Could someone please help me for WSUS with Windows Server 2008 , working as DC.
I have created a policy (Snap Shot Attached)









I can access WSUS folder, (Snapshot attached)








I found on some forums to enable read only access for each user on network to wsus folder, and to check that, access it through web browser. If you can view the folder tree, its fine. So I can view the tree (Snap shot)

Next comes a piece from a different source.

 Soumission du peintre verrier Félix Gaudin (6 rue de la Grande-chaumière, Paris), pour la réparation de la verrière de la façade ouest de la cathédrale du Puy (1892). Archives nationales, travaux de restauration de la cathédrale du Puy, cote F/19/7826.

Problem is, this policy is applied to my domain, but no PC is being updated other than server itself. 








Please help.

Regards,
Farhan.


----------



## Rockn (Jul 29, 2001)

What does it say on the scope tab?


----------



## inform_farhan (Nov 2, 2011)

anything else required, Please let me know.


----------



## inform_farhan (Nov 2, 2011)

Rockn said:


> What does it say on the scope tab?


Hi Rockn,

I have shared the snapshot you required. 
Other than that, does policy look like fine to you ?


----------



## Rockn (Jul 29, 2001)

It looks like your policy is only being applied to the Domain Controllers OU


----------



## inform_farhan (Nov 2, 2011)

This is applied in same way as other policies are applied, Scope Tab containing same values. 
Other policies are working fine on all Nodes of network


----------



## inform_farhan (Nov 2, 2011)

Further, When i try to link this GPO to a domain, within my network, it gives me an error. 
"An Operations Error Occurred"


----------



## Rockn (Jul 29, 2001)

Run RSOP against one of your workstations the policy is supposed to be applied to. It will tell you where it is being blocked.


----------